Por: Diario Digital Castelo Branco/Lusa
A Comissão Distrital do PSD de Castelo Branco acusa o Governo e o PS de não estarem a defender o Interior.
A Comissão Distrital do PSD de Castelo Branco acusa o Governo e o PS de não estarem a defender o Interior.
O PSD dá como exemplo a decisão sobre os contratos de associação para o ensino, que levou ao encerramento do Instituto de São Tiago, em Proença-a-Nova
"Esta medida governativa é mais um sinal errado que se dá sobre a aposta no Interior. É caso para dizer que este Governo é defensor do Interior no papel, mas centralizador na prática", lê-se no comunicado hoje enviado à agência Lusa.
O documento destaca ainda que apesar do que o Instituto de S. Tiago, localizado em Sobreira Formosa, no concelho de Proença-a-Nova, distrito de Castelo Branco, desempenhava pela educação da população daquele concelho e freguesia, acabou por ser um dos 39 estabelecimentos de ensino com contratos de associação aos quais o "Governo das Esquerdas" retirou financiamento.
"O Governo da 'geringonça' aproveitou para realizar uma mostra da visão demagógica e propagandística que enferma, numa ânsia de levar a sua veia radical ao extremo de nem se importar com as consequências das decisões que toma", acusam.
Para os sociais-democratas, "a defesa do Interior e de freguesias como a Sobreira Formosa não consta do léxico deste Partido Socialista, partido que lidera os destinos da 'geringonça' e do município de Proença-a-Nova".

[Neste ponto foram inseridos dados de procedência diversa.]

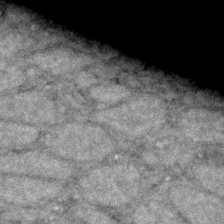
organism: Zebrafish
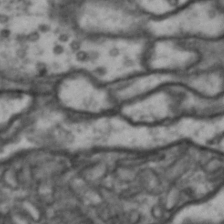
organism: Drosophila
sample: Brain
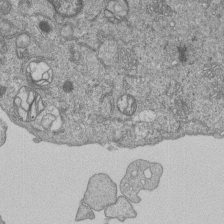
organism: Human
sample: MDA-MB-231 cells
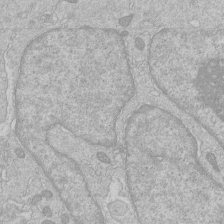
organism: Human
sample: Macrophage cells
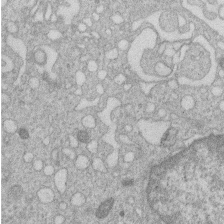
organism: Human
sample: Macrophage cells
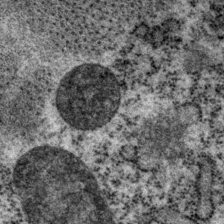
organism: P. pacificus
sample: Pharynx
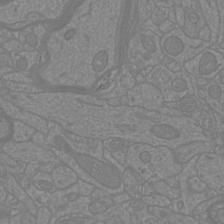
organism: Mouse
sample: Cortical neurons
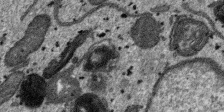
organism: Human
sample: Lung epithelial cells, uninfected (mock) control
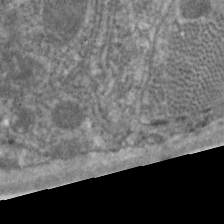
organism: C. elegans
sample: Pharynx
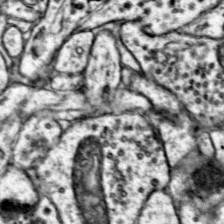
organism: Mouse
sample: Primary visual cortex
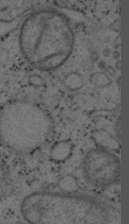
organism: Human
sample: HeLa cells
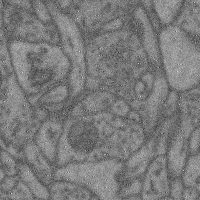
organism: Mouse
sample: Cerebral cortex
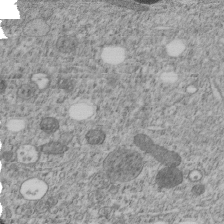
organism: C. elegans
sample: C. elegans embryo early stage
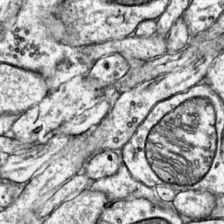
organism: Mouse
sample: Primary visual cortex
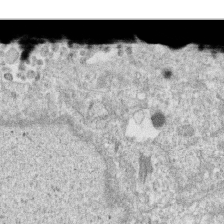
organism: Human
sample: HeLa cell HIV synapse
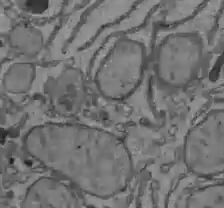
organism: C57BL Mouse
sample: Liver
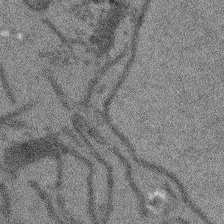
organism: Arabidopsis thaliana
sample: Root tip
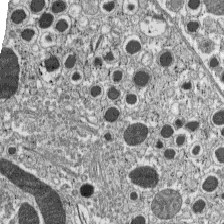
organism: C57BL Mouse
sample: Pancreatic islet
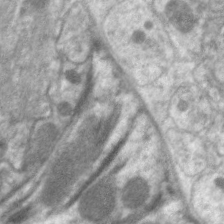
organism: C. elegans
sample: Pharynx
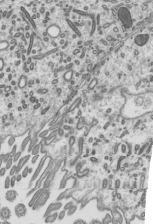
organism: Mouse
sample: Mouse epididymis efferent ductule cilia
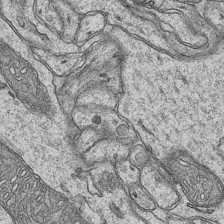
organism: Mouse
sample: CA1 Hippocampus
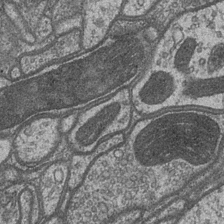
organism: Drosophila
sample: Optic medulla
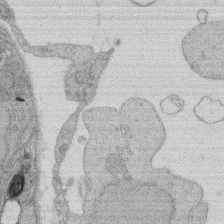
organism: Rat
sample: Salivary granule
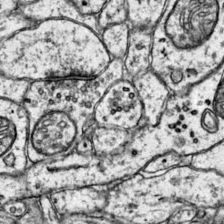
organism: Mouse
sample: Primary visual cortex
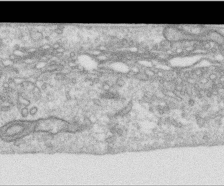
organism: Human
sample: Centriole in RPE cells
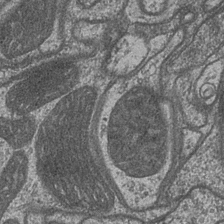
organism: Drosophila
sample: Optic medulla
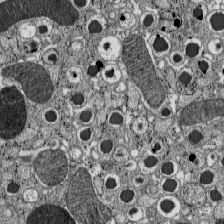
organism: C57BL Mouse
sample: Pancreatic islet
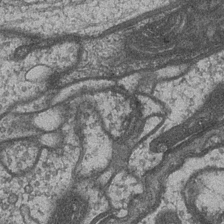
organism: Drosophila
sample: Optic medulla
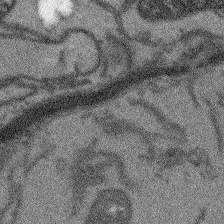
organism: Arabidopsis thaliana
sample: Root tip
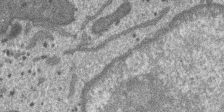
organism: Human
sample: Lung epithelial cells infected with SARS-CoV-2
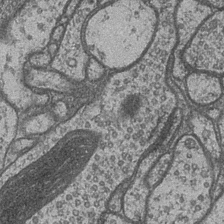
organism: Drosophila
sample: Optic medulla
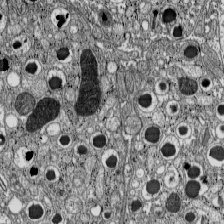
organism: C57BL Mouse
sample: Pancreatic islet
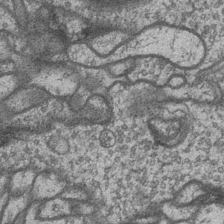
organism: Drosophila
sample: Optic medulla
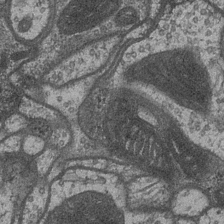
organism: Drosophila
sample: Optic medulla
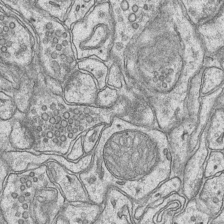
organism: Mouse
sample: CA1 Hippocampus
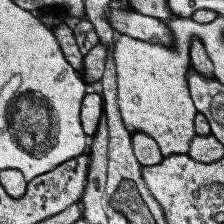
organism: Human
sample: Temporal Lobe
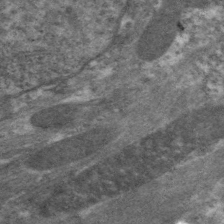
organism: C. elegans
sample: Pharynx
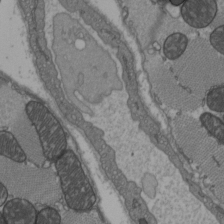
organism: C57BL Mouse
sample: Heart
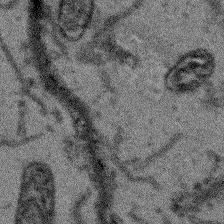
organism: Arabidopsis thaliana
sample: Root tip
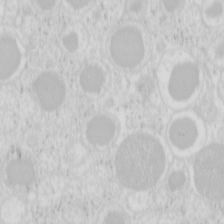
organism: Mouse
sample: Pancreas
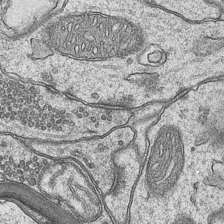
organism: Mouse
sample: CA1 Hippocampus
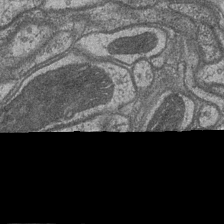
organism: Drosophila
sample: Optic medulla
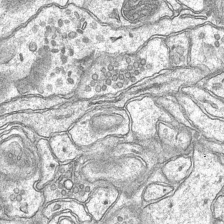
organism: Mouse
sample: CA1 Hippocampus
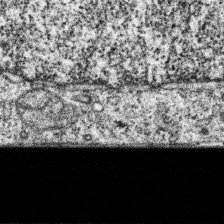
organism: Human
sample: HeLa cells
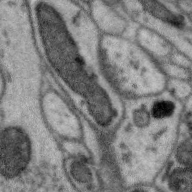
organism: Zebra finch
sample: Brain
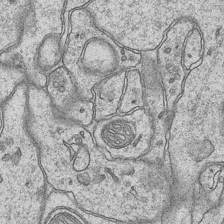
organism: Mouse
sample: CA1 Hippocampus
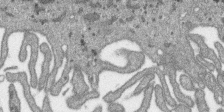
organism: Human
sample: Lung epithelial cells infected with SARS-CoV-2
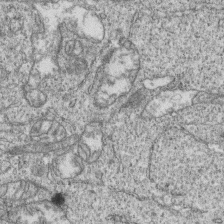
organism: Human
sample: HeLa cell HIV synapse
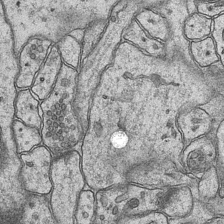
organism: Mouse
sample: CA1 Hippocampus
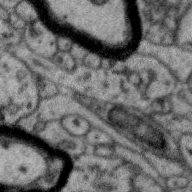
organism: Zebra finch
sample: Brain
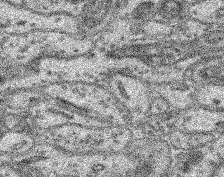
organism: Mouse
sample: Retina
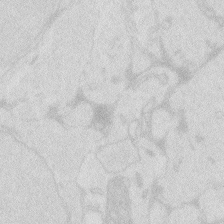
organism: Zebrafish
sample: Macrophage
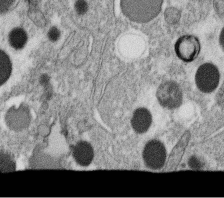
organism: C. elegans
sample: C. elegans oocyte; sperm cells
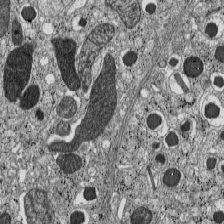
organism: C57BL Mouse
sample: Pancreatic islet
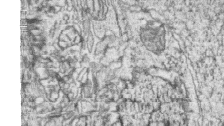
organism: Zebrafish
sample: synaptic ribbons in rod cells and cone cells
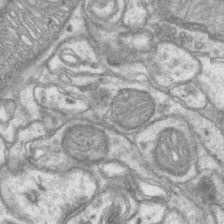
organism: Mouse
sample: CA1 Hippocampus
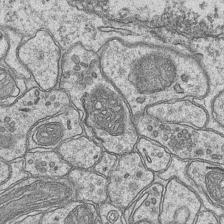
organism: Mouse
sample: CA1 Hippocampus
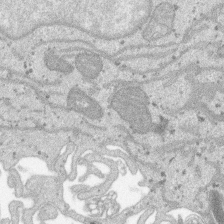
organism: Human
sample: Lung epithelial cells infected with SARS-CoV-2
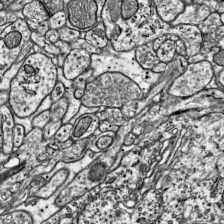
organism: Mouse
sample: Visual Cortex
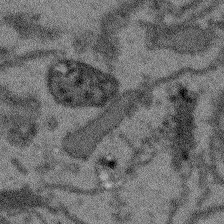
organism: Arabidopsis thaliana
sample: Root tip
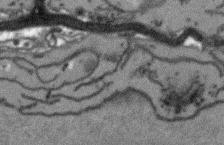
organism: Arabidopsis thaliana
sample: Root tip
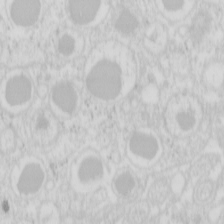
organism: Mouse
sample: Pancreas
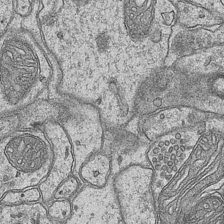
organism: Mouse
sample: CA1 Hippocampus
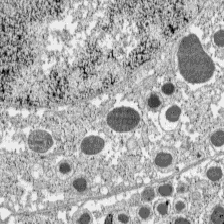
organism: C57BL Mouse
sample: Pancreatic islet
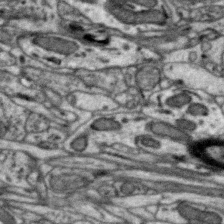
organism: Zebra finch
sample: Brain
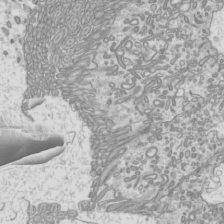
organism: Mouse
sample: Cilia; mouse epididymis
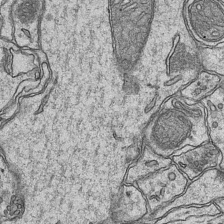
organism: Mouse
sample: CA1 Hippocampus
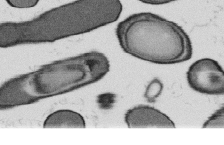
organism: B. subtilis
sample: Bacterial spore
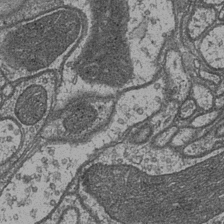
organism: Drosophila
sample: Optic medulla
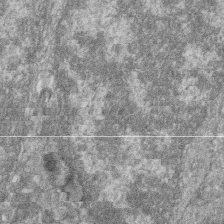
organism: Zebrafish
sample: Cilia; retinal pigment epithelium
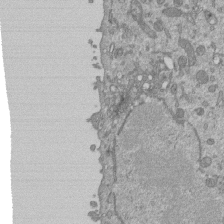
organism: Mouse
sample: ED-1 cell nuclei; centrioles
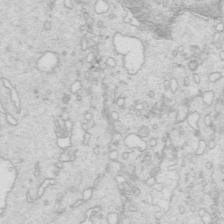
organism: Mouse
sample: Multiciliated cells

Sublinhando que os "proencenses não merecem ser cobaias deste laboratório ideológico", a distrital critica ainda o que classifica como "passividade" do atual presidente da câmara local e também questiona a posição dos deputados socialistas eleitos pelo círculo de Castelo Branco.
"A juntar à postura e ausência de posição dos senhores deputados socialistas, não podemos deixar de reforçar que o novo presidente demonstrou uma atitude serviçal perante o seu partido", dizem.
Segundo consideram, "este é um caso de alguém que, por mais anos que tenha de vereação, não captou a essência da defesa do Interior".
Destacando o exemplo do autarca da Sertã - que optou por assegurar a continuidade do Instituto Vaz da Serra em Cernache de Bonjardim (também no distrito de Castelo Branco) - o PSD endurece as críticas ao autarca do município vizinho.
"Não há nada pior do que perceber que a defesa das populações de Proença-a-Nova está entregue a um aprendiz de político, incapaz de se transformar num autarca proativo, mera marioneta do radicalismo ideológico deste Governo da 'geringonça'", afirma.
O Instituto de São Tiago, que tinha atualmente nos quadros 17 professores, um psicólogo e oito funcionários, anunciou na última semana que não vai abrir este ano letivo.
"Somos daqueles a quem foram retiradas todas as novas turmas em início de ciclo. Sem esta verba que era transferida pelo Estado e as consequências desta redução de apoio, tínhamos muitas dificuldades em continuar a atividade", disse à agência Lusa a diretora pedagógica do IST, Francelina Sousa.
Depois de a decisão lhe ter sido transmitida, o presidente Câmara de Proença-a-Nova, João Lobo, emitiu um comunicado no qual enfatizou o trabalho que foi realizado pela instituição ao longo dos anos, deixando uma nota de serenidade para todas as famílias com a garantia de que município, como não podia deixar de ser, assegurará que os alunos tenham transporte em viagens compatíveis com os seus horários escolares.
À Lusa, disse ainda que a Câmara de Proença-a-Nova, a cooperativa que gere o IST e outra instituição, estão já a trabalhar no sentido de aproveitar o edifício, localizado em Sobreira Formosa, para o converter noutra valência ligada à saúde e solidariedade.